TITASTORY.ID – Tingkat kerusakan dan pencemaran hampir Sebagian besar sungai di Indonesia makin parah, bahkan dalam kategori sakit parah dan sudah darurat. Sementara dalam penanganannya Pemerintah dianggap mengabaikan kebersihan dan kelestarian lingkungan, selain itu dalam pengelolaan dan tata Kelola juga dianggap gagal.
Kondisi ini dibuktikan dengan hasil survei yang dilakukan Tim Ekspedisi Sungai Nusantara (ESN) sejak maret 2022 hingga desember 2022. Dalam survei, tim Ekspedisi Sungai Nusantara tentang persepsi masyarakat terhadap pengelolaan sungai di Indonesia dengan jumlah responden sebanyak 1188 yang berdomisili di 166 Kota dalam 30 Propinsi.

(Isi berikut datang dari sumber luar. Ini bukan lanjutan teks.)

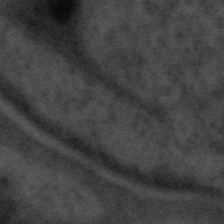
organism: Tuwongella immobilis

Direktur Eksekutif Enviromental Conservation Organization (Ecoton) Prigi Arisandi kepada titastory mengatakan, survey yang dilakukan tim ESN, dalam risetnya 92% responden menyatakan bahwa Ekosistem sungai sangat penting bagi kehidupan manusia dan menunjang Pembangunan Indonesia, namun 82% menyatakan Pemerintah Indonesia Masih mengabaikan Pengelolaan sungai di Indonesia.
Dampaknya 68 sungai Indonesia tercemar mikroplastik yang berasal dari pecahan sampah plastik yang dibuang ke sungai.
“Indonesia menjadi negara tercepat kedua di Dunia dalam kepunahan ikan air tawar,” Kata Prigi sapaan akrabnya.
Dalam risetnya di lapangan, Prigi menyebut, selain karena limbah domestik (rumah tangga) seperti sampah dan limbah cair, namun limbah Industri, Deforestasi, aktivitas tambang dan kegiatan perkebunan sawit dan pertanian juga menyumbangkan polutan pestisida dan pemupukan.
Untuk itu kata Dia, masyarakat Indonesia membutuhkan informasi agar lebih mengenal sungainya.
Sungai Indonesia Tercemar
90.7% responden, kata Prigi menyatakan kondisi Sungai Indonesia saat ini Tercemar (13,9% menyatakan sangat tercemar, tercemar ringan 31,2% dan tercemar sedang sebanyak 45,6%) sedangkan hanya 5,1% yang menyatakan kondisi sungai Tidak Tercemar sedangkan 4,3% menyatakan tidak tahu.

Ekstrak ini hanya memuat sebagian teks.